NOTE: Internally, Kudu has a third access level for the daemons themselves.
This ensures that users cannot connect to the cluster and pose as tablet
servers.
Access levels are granted using whitelist-style Access Control Lists (ACLs), one
for each of the two levels. Each access control list either specifies a
comma-separated list of users, or may be set to `*` to indicate that all
authenticated users are able to gain access at the specified level. See
<<configuration>> below for examples.
NOTE: The default value for the User ACL is `*`, which allows all users access
to the cluster. However, if authentication is enabled, this still restricts access
to only those users who are able to successfully authenticate via Kerberos.
Unauthenticated users on the same network as the Kudu servers will be unable
to access the cluster.
[[web-ui]]
== Web UI Encryption
The Kudu web UI can be configured to use secure HTTPS encryption by providing
each server with TLS certificates. See <<configuration>> for more information on
web UI HTTPS configuration.
== Web UI Redaction
To prevent sensitive data from being exposed in the web UI, all row data is
redacted. Table metadata, such as table names, column names, and partitioning
information is not redacted. The web UI can be completely disabled by setting
the `--webserver-enabled=false` flag on Kudu servers.

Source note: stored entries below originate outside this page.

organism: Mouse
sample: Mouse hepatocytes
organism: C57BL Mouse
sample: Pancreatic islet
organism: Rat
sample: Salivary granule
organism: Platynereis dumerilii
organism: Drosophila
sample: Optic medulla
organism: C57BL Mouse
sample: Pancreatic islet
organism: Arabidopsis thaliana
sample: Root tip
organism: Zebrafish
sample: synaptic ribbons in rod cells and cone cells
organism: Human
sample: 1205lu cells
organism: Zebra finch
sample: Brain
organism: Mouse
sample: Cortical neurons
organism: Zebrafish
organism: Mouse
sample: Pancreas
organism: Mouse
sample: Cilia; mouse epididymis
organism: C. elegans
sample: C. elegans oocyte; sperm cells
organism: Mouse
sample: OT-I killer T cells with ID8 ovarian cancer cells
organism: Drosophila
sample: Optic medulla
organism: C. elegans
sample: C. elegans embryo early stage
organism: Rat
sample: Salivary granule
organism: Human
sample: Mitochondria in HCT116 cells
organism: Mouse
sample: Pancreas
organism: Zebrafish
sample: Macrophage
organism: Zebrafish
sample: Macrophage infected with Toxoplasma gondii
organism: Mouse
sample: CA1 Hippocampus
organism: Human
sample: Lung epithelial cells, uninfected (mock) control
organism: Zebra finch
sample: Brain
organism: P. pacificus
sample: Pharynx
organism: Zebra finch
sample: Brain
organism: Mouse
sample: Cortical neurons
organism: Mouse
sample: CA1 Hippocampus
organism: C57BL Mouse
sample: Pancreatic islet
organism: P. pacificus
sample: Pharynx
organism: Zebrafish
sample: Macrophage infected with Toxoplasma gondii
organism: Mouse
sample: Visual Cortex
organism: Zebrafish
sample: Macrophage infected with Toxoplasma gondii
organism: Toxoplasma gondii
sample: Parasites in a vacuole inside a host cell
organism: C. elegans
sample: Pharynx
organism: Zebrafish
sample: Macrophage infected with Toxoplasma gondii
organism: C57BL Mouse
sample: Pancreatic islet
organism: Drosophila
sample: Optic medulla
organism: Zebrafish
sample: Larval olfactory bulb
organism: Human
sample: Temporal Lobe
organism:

WARNING: Disabling the web UI will also disable REST endpoints such as
`/metrics`. Monitoring systems rely on these endpoints to gather metrics data.
[[logs]]
== Log Security
To prevent sensitive data from being included in Kudu server logs, all row data
is redacted by default. By setting the `--redact=log` flag, redaction will be
disabled in the web UI but retained for server logs. Alternatively, `--redact=none`
can be used to disable redaction completely.

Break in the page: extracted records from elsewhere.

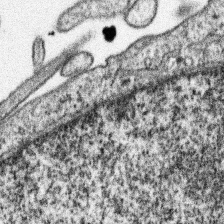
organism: Human
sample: HeLa cells
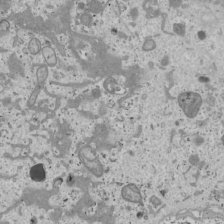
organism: Human
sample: Mitochondria in U2OS cells
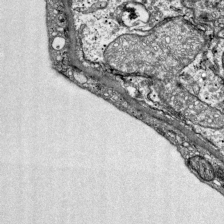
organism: Mouse
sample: Visual Cortex
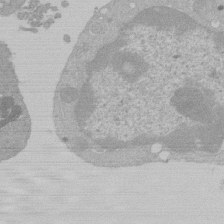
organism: Mouse
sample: Activated Pmel transgenic CD8+ T Cells
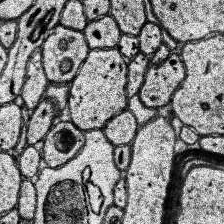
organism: Human
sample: Temporal Lobe
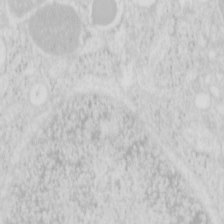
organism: Mouse
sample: Pancreas
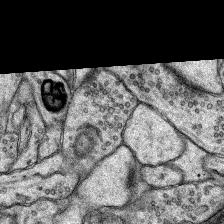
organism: Rat
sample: Hippocampus
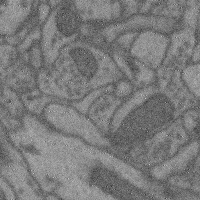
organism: Mouse
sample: Cerebral cortex
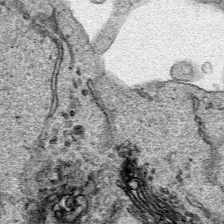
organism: Human
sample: Mitochondria in HCT116 cells
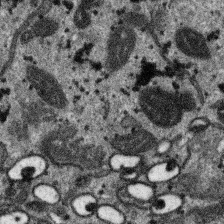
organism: Human
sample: Lung epithelial cells infected with SARS-CoV-2
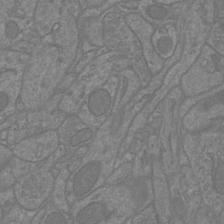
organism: Mouse
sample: Cortical neurons
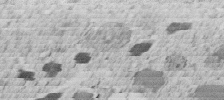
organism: C. elegans
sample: C. elegans embryo early stage
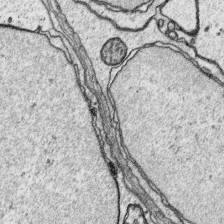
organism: Platynereis dumerilii
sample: Parapodia
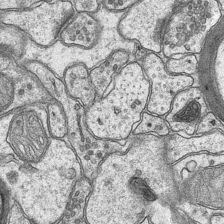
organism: Mouse
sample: CA1 Hippocampus
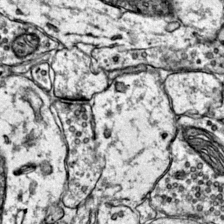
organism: Mouse
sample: Primary visual cortex
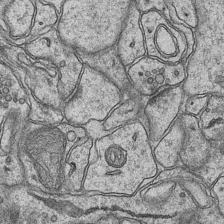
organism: Mouse
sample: CA1 Hippocampus
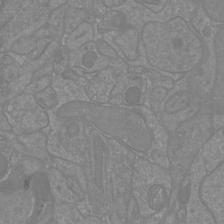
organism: Mouse
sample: Cortical neurons
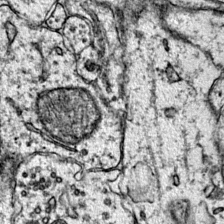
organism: Mouse
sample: Primary visual cortex
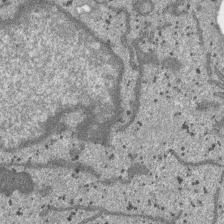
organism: Human
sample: Lung epithelial cells infected with SARS-CoV-2
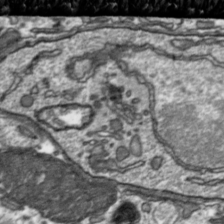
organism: Toxoplasma gondii
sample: Parasites in a vacuole inside a host cell
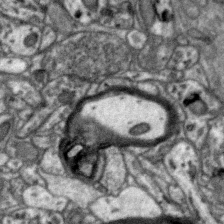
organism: Zebra finch
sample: Brain
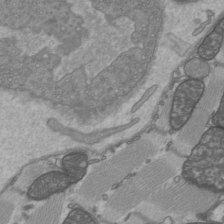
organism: C57BL Mouse
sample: Heart
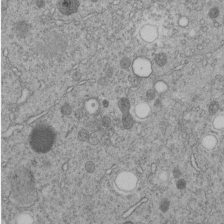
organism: C. elegans
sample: C. elegans embryo early stage
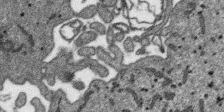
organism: Human
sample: Lung epithelial cells infected with SARS-CoV-2
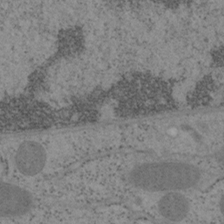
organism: Mouse
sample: OT-I killer T cells with ID8 ovarian cancer cells
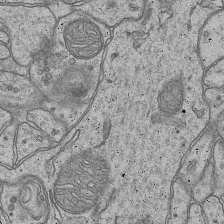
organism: Mouse
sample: CA1 Hippocampus
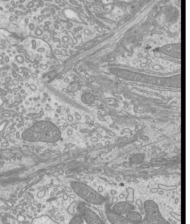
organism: Mouse
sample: Cilia; mouse epididymis
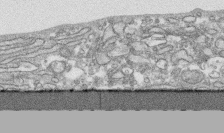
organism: Human
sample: CRL-1474
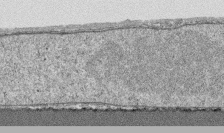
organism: Human
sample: CRL-1474
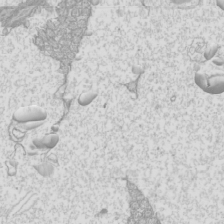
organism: Mouse
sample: Cilia; mouse epididymis
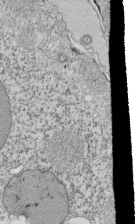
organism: Tetrahymena
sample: Cilia in tetrahymena
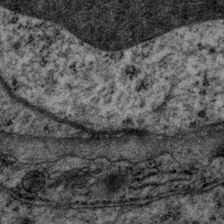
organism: P. pacificus
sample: Pharynx
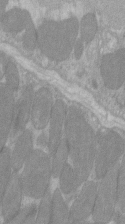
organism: C57BL Mouse
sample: Tibialis anterior muscle cell
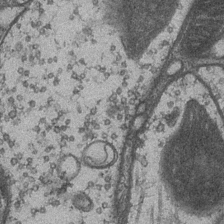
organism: Drosophila
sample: Optic medulla
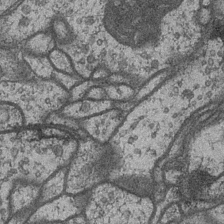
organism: Drosophila
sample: Optic medulla
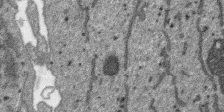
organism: Human
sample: Lung epithelial cells infected with SARS-CoV-2
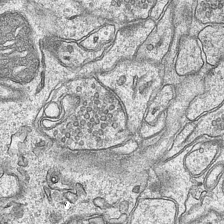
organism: Mouse
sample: CA1 Hippocampus
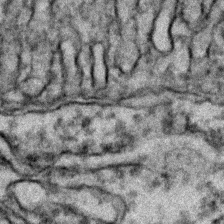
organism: Zebrafish
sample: Zebrafish embryo
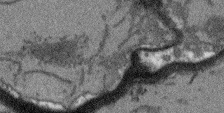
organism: Arabidopsis thaliana
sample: Root tip
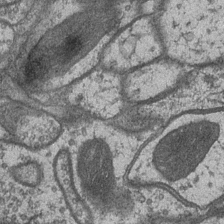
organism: Drosophila
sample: Optic medulla
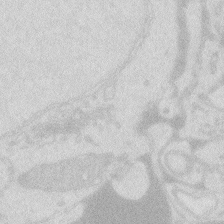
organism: Zebrafish
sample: Macrophage
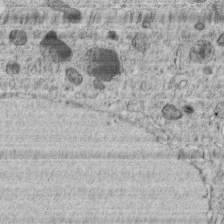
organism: C. elegans
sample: C. elegans embryo early stage
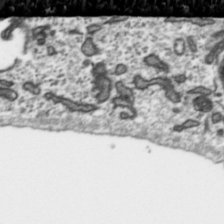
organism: Toxoplasma gondii
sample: Parasites in a vacuole inside a host cell
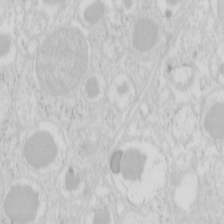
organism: Mouse
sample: Pancreas
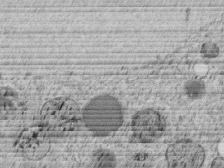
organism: C. elegans
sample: C. elegans embryo early stage
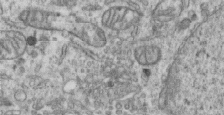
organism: Human
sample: Centriole in RPE cells
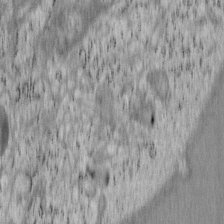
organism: Human
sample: HeLa cells
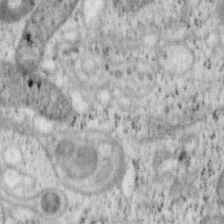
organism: Mouse
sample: OT-I killer T cells with ID8 ovarian cancer cells
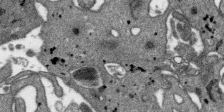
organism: Human
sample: Lung epithelial cells, uninfected (mock) control
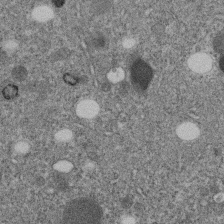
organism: C. elegans
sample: C. elegans embryo early stage
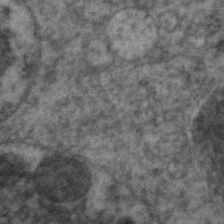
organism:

// TODO(dan): add link to configuration reference.
[[configuration]]
== Configuring a Secure Kudu Cluster
The following configuration parameters should be set on all servers (master and
tablet server) in order to ensure that a Kudu cluster is secure:
```
# Connection Security
#--------------------
--rpc-authentication=required
--rpc-encryption=required
--keytab-file=<path-to-kerberos-keytab>
# Web UI Security
#--------------------
--webserver-certificate-file=<path-to-cert-pem>
--webserver-private-key-file=<path-to-key-pem>
# optional
--webserver-private-key-password-cmd=<password-cmd>
# If you prefer to disable the web UI entirely:
--webserver-enabled=false
# Coarse-grained authorization
#--------------------------------
# This example ACL setup allows the 'impala' user as well as the
# 'nightly_etl_service_account' principal access to all data in the
# Kudu cluster. The 'hadoopadmin' user is allowed to use administrative
# tooling. Note that, by granting access to 'impala', other users
# may access data in Kudu via the Impala service subject to its own
# authorization rules.
--user-acl=impala,nightly_etl_service_account
--superuser-acl=hadoopadmin
```
Further information about these flags can be found in the configuration
flag reference.
// TODO(todd) add a link
[[known-limitations]]
== Known Limitations
Kudu has a few known security limitations:
// TODO(danburkert): add JIRA links for each of these.

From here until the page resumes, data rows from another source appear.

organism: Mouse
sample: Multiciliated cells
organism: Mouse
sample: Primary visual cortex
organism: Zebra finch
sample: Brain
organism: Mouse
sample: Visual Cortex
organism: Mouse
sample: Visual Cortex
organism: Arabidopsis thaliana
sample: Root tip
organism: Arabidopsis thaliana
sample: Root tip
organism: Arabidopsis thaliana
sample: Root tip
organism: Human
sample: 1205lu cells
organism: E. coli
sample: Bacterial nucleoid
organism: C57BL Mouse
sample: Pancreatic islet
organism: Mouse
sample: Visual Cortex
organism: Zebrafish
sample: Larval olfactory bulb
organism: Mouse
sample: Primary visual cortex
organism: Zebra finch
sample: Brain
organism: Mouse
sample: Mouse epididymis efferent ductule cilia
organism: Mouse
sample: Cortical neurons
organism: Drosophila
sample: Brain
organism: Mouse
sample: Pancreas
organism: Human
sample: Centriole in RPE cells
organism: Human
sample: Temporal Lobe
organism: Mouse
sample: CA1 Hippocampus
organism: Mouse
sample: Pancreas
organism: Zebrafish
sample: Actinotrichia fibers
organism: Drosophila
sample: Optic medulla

Custom Kerberos Principal:: Kudu does not support setting a custom service
principal for Kudu processes. The principal must be 'kudu'.
External PKI:: Kudu does not support externally-issued certificates for internal
wire encryption (server to server and client to server).
Fine-grained Authorization:: Kudu does not have the ability to restrict access
based on operation type or target (table, column, etc). ACLs currently do not
support authorization based on membership in a group.
On-disk Encryption:: Kudu does not have built-in on-disk encryption. However,
Kudu can be used with whole-disk encryption tools such as dm-crypt.
Web UI Authentication:: The Kudu web UI lacks Kerberos-based authentication
(SPNEGO), so access cannot be restricted based on Kerberos principals.
Flume Integration:: Flume integration is not supported with secure Kudu clusters
which require authentication or encryption.